CJM112 single ascending dose (SAD) reduction in PASI over time. Line graph demonstrating mean percentage change of PASI from baseline to Week 12 following a single dose of CJM112 compared with placebo. PASI, Psoriasis Area Severity Index.
Mean percentage change in PASI following multiple CJM112 dosing is presented in Fig. 3. Similarly to the effects in SAD, CJM112 multiple dosing results in a dose‐dependent decrease in PASI over time, clearly lower than placebo. The greatest change from baseline at Week 12 was recorded in the CJM112 150 mg low frequency group (−89%), compared with −3% in the placebo group. The fact that the highest dose group (CJM112 150 mg high frequency) did not exceed the effect of the CJM112 150 mg low frequency dose group demonstrates that the maximal possible effect has probably been reached (referred to as ‘ceiling effect’). CJM112 150 mg high frequency demonstrated similar efficacy compared with secukinumab 150 mg, with a reduction of −76% and −78% at Week 12, respectively.
Figure 3.
CJM112 multiple dosing (MD) reduction in PASI over time. Line graph demonstrating mean percentage change of PASI from baseline to Week 12 following multiple dosing of CJM112 compared with placebo and secukinumab. PASI, Psoriasis Area Severity Index.
The CJM112 150 mg low frequency group also showed the greatest PASI responses, with 90% (n = 9), 60% (n = 6) and 30% (n = 3) of patients achieving PASI 75/90/100, respectively. CJM112 150 mg high frequency and secukinumab 150 mg had similar rates of PASI response. 63.6% (n = 7), 36.4% (n = 4) and 9.1% (n = 1) of patients receiving CJM112 150 mg high frequency achieved PASI 75/90/100 compared with 66.7% (n = 4), 33.3% (n = 2) and 16.7% (n = 1) of patients receiving secukinumab 150 mg. No patients in the placebo group achieved PASI 75.

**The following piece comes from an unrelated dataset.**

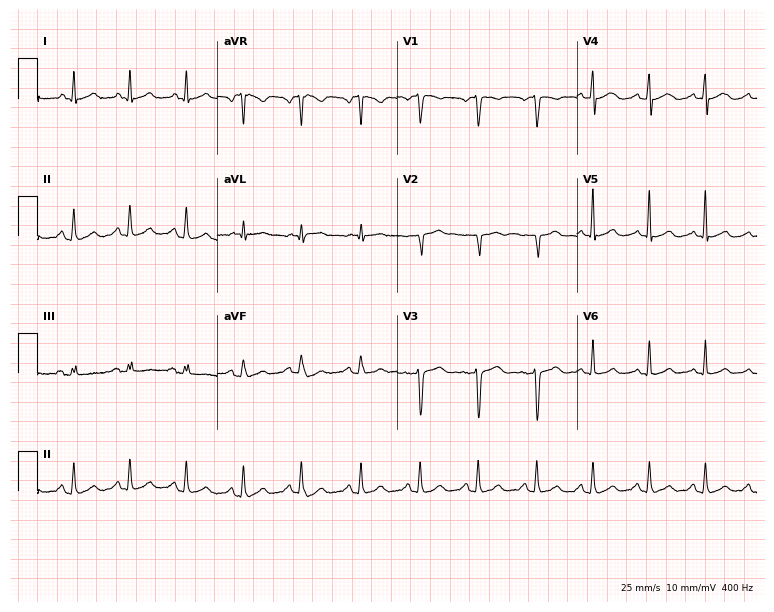
Electrocardiogram, a 47-year-old woman. Interpretation includes sinus tachycardia (a sinus rate of 100 beats per minute or more).

Pharmacokinetics and Pharmacodynamics
Following SAD and as expected for a human IgG1 isotype antibody targeting a soluble cytokine, the mean apparent total body clearance (CL/F) for CJM112 in PsO patients was low, ranging from 0.28 to 0.59 L/day, which was fairly consistent across the dose range and indicative of linear pharmacokinetics for CJM112. The apparent volume of distribution (Vz/F) was low, ranging from 10.6‐12.7 L, with no dose dependency. Overall, the mean elimination half‐life for CJM112 ranged between 17 and 19 days after a single dose and maximum CJM112 concentrations (observed Cmax) were generally observed between 3.0 and 7.1 days. Following MD, after an induction period in each cohort (up to 4 weeks), mean trough steady state CJM112 concentrations at Day 85 (Week 12) were reported as 18.4 µg/mL, 7.14 µg/mL, 2.14 µg/mL and 0.782 µg/mL in the CJM112 150 mg high frequency, 150 mg low frequency, 50 mg and 15 mg cohorts, respectively. Total CJM112 serum concentration profiles for SAD and MD are shown in Figure S3A and B, respectively.
In both SAD and MD parts of the study, target engagement was demonstrated in all cohorts through a slow and saturable accumulation of total IL‐17A concentration in serum (accumulation of the CJM112‐IL‐17A complexes). These profiles were characteristic of a slow elimination of the CJM112‐IL‐17A complex (which is taking on the elimination of CJM112), a slow turnover of IL‐17A and a long duration of IL‐17A capture. As expected, increasing the dose led to an increase in the duration of target capture by CJM112 (SAD) (Figure S4a). In MD, sustained target engagement was demonstrated in all cohorts receiving CJM112 for the entire treatment period (Figure S4b). The inter‐individual variability in the total IL‐17A profiles within each cohort was likely due to a combination between variability in drug exposure due to bodyweight and variability in individual production rate of IL‐17A.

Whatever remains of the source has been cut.